По недосугу я никогда не задумывался над такими вопросами, но сейчас мне кажется, что этот культ своим величием превосходит эгоистические требования труда, и я нахожу его трогательным и благородным. Завидев вдали островерхий дом Эйдо, Керосинщик еще раз загорается огнем патриотизма и кричит, что в день великого реванша сведут счеты с этим шпионом. Затем пыл этого носителя идеала гаснет, бледнеет, охлаждается за долгую дорогу, и к концу ее он уже похож на общипанного черного петуха, не способного ни на какие взлеты. Лицо его уныло сереет в сумерках. Он волочит ногу, длинная, слабая спина ссутулилась; и, растратив последнюю энергию, еле живой, подходит к низенькой двери своего дома, где его ждет г-жа Меркасен.
VII
ВЫВОДЫ
Рабочие относятся ко мне с недоверием и даже враждебно. Почему? Не знаю; но мое увлечение ими понемногу прошло.

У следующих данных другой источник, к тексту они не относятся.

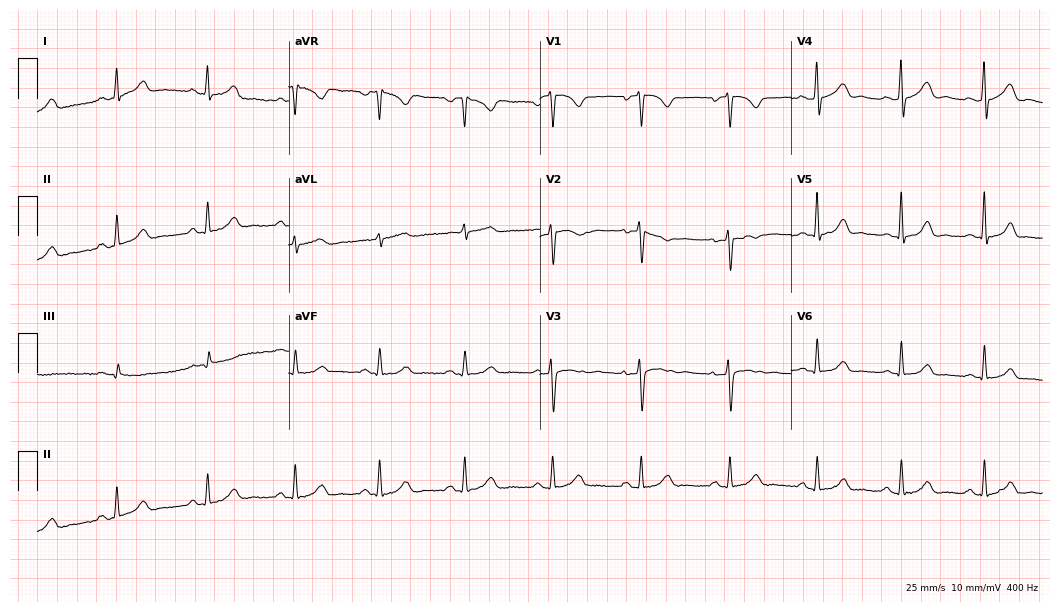
Electrocardiogram (10.2-second recording at 400 Hz), a 27-year-old female patient. Overall reading on record: normal ECG.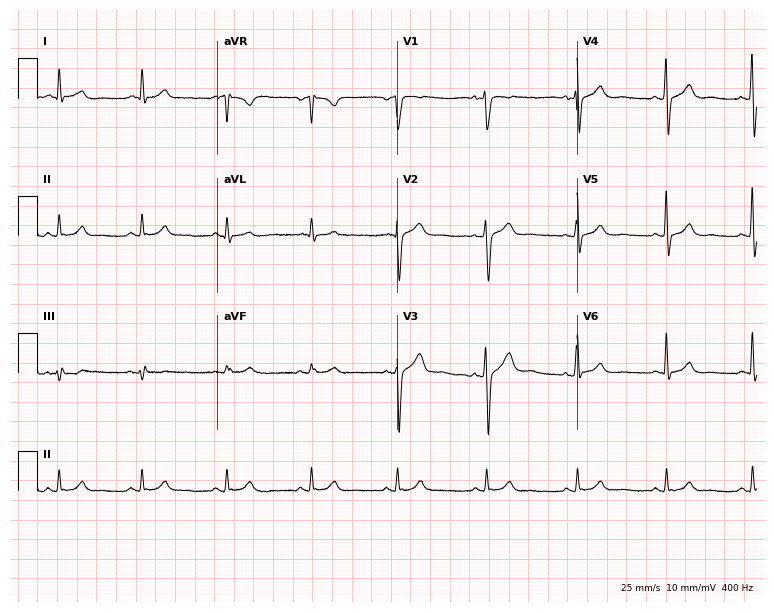
12-lead ECG (7.3-second recording at 400 Hz) from a male, 50 years old. Labelled as a normal ECG.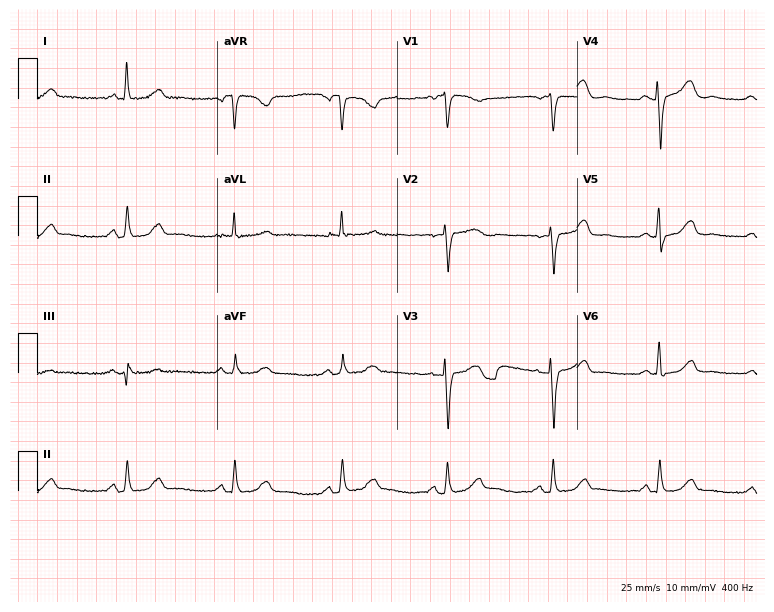
Standard 12-lead ECG recorded from a woman, 65 years old. Read as a normal ECG.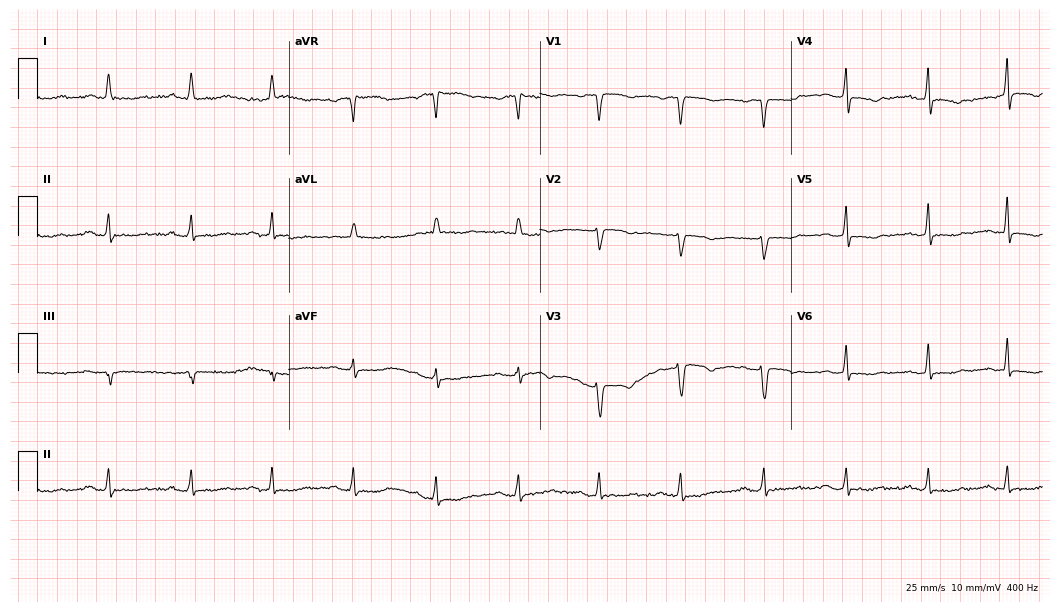
12-lead ECG from a 78-year-old female. Labelled as a normal ECG.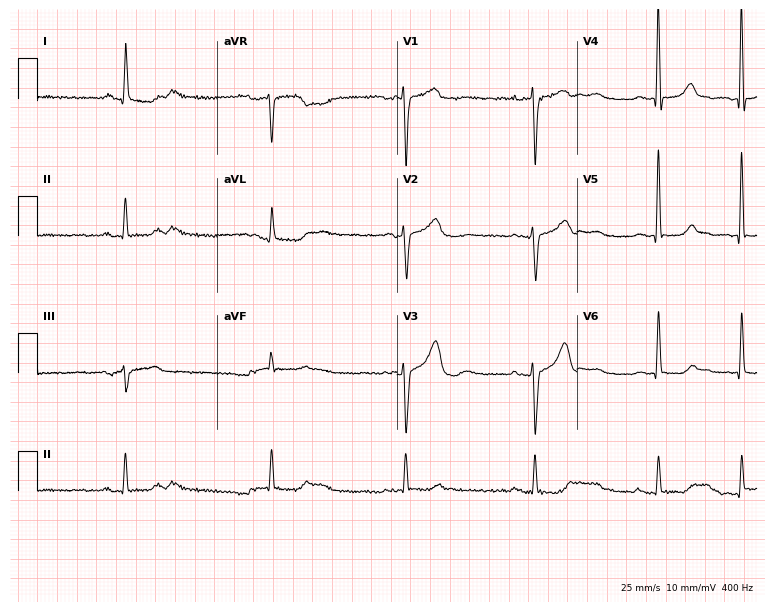
12-lead ECG (7.3-second recording at 400 Hz) from a 79-year-old woman. Findings include sinus bradycardia (a sinus rate of 50 beats per minute or less).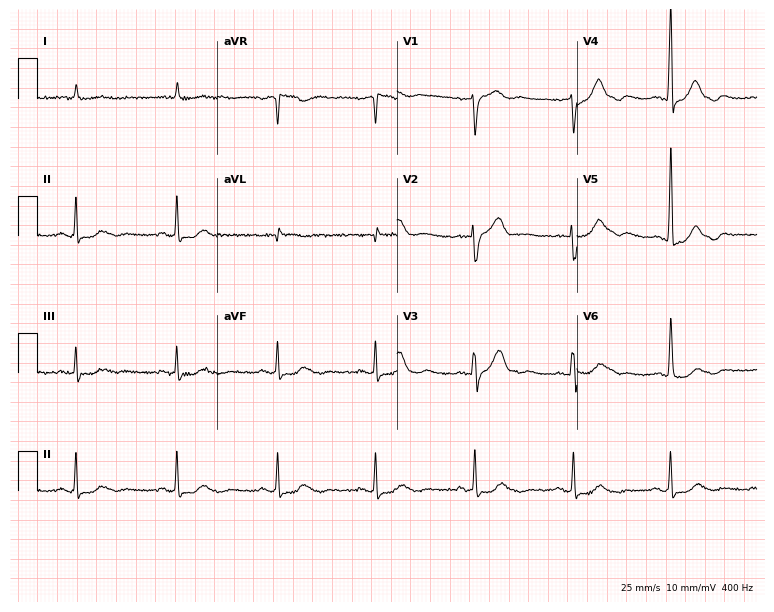
Standard 12-lead ECG recorded from a man, 81 years old (7.3-second recording at 400 Hz). None of these six findings is recorded: first-degree AV block, right bundle branch block, left bundle branch block, sinus bradycardia, atrial fibrillation, sinus tachycardia. Other findings, if any, are not listed.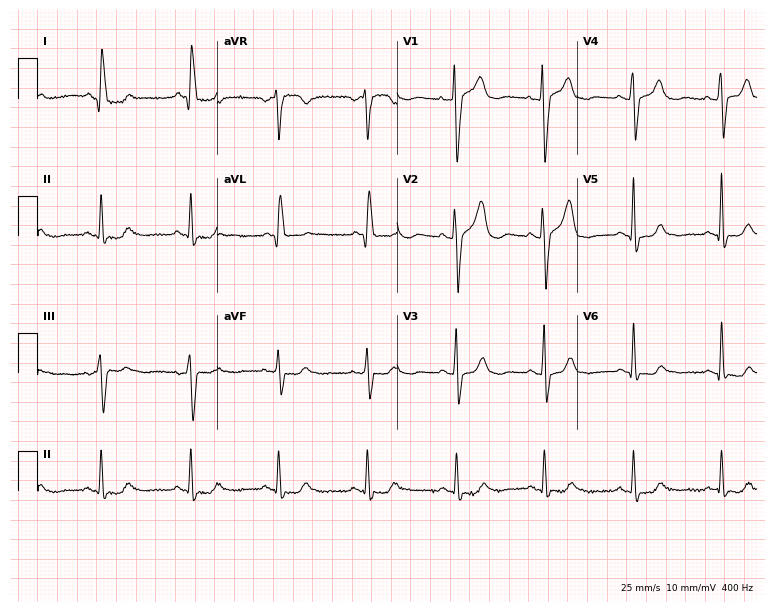
Resting 12-lead electrocardiogram. Patient: a woman, 76 years old. None of these six findings is recorded: first-degree AV block, right bundle branch block, left bundle branch block, sinus bradycardia, atrial fibrillation, sinus tachycardia.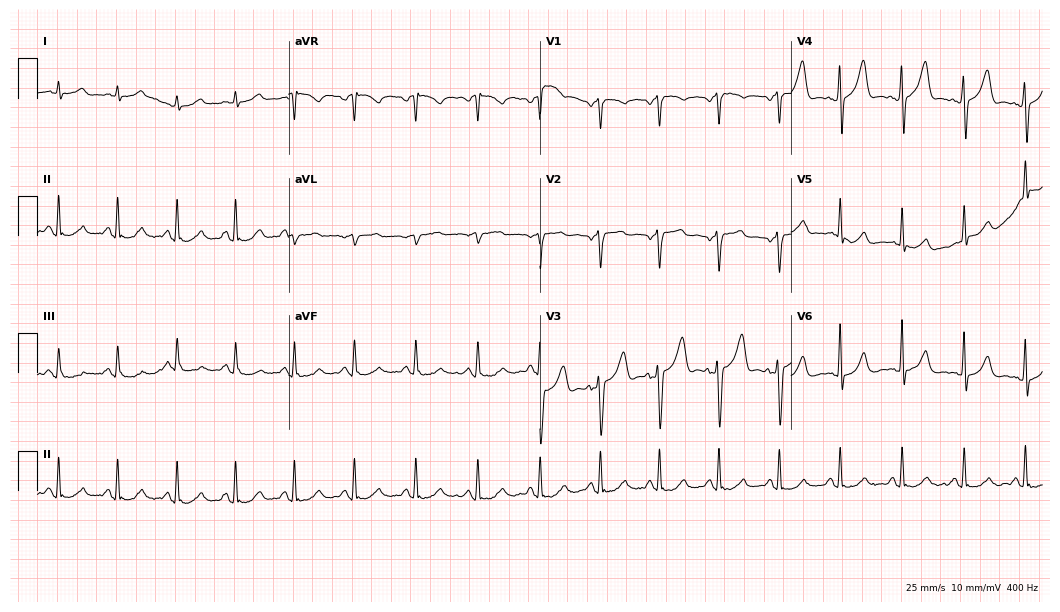
ECG (10.2-second recording at 400 Hz) — a 60-year-old male patient. Labelled as a normal ECG.

Жизнь мою заполнили женщины. Началось с Антони Верон. Ее замужество, моя женитьба, препятствия, узы семьи - все это снова бросило нас друг к другу, как бывало. Однажды у нас в доме, где никогда ничего не случается, мы очутились одни, и неодолимая сила снова нас сблизила. Чувственность ее передалась мне, и мы стали часто встречаться. Но неизменная радость встреч, толкавшая меня в ее объятия, всегда кончалась грустным отрезвлением. Она была все такой же черствой, взбалмошной эгоисткой, и, возвращаясь от нее ночными улицами, встречая подобных мне беглецов, я уношу лишь воспоминание о ее нервном, раздражающем смехе, о новой морщинке, прицепившейся к уголку ее рта.
Затем старые желания оттесняются новыми и одно любовное похождение порождает другое. А там - разрыв то с одной, то с другой из тех, кого я любил. И позже, встречаясь с ними, я только удивляюсь, как может человек говорить почти в одно и то же время об одной и той же женщине, совершенно не изменившейся: "Как я ее любил!" и "Как я ее не люблю!"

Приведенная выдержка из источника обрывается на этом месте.